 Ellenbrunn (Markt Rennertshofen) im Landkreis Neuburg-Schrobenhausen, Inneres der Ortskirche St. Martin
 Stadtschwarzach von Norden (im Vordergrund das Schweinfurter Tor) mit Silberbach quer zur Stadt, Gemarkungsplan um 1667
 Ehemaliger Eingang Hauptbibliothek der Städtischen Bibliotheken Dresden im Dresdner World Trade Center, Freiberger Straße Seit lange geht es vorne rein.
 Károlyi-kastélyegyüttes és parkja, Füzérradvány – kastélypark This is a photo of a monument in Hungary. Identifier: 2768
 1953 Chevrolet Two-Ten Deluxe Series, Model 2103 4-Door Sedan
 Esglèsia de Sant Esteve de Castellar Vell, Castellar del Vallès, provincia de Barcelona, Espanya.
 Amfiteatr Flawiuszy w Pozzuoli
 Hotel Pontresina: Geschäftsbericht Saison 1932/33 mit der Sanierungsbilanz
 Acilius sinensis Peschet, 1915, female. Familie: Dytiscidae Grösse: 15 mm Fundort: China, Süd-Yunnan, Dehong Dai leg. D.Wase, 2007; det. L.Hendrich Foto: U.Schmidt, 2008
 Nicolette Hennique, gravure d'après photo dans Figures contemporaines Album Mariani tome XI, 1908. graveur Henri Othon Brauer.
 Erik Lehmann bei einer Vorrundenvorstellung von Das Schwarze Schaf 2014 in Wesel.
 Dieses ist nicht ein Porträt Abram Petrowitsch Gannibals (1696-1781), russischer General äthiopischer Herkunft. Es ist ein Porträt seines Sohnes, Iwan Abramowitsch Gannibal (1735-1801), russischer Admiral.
◆ ◆ ◆ ◆ ◆
From where "Acilius sinensis Peschet, 1915, female." appears to the last line of the listing above, please write out every line exactly; leave out the rest.

 Acilius sinensis Peschet, 1915, female. Familie: Dytiscidae Grösse: 15 mm Fundort: China, Süd-Yunnan, Dehong Dai leg. D.Wase, 2007; det. L.Hendrich Foto: U.Schmidt, 2008
 Nicolette Hennique, gravure d'après photo dans Figures contemporaines Album Mariani tome XI, 1908. graveur Henri Othon Brauer.
 Erik Lehmann bei einer Vorrundenvorstellung von Das Schwarze Schaf 2014 in Wesel.
 Dieses ist nicht ein Porträt Abram Petrowitsch Gannibals (1696-1781), russischer General äthiopischer Herkunft. Es ist ein Porträt seines Sohnes, Iwan Abramowitsch Gannibal (1735-1801), russischer Admiral.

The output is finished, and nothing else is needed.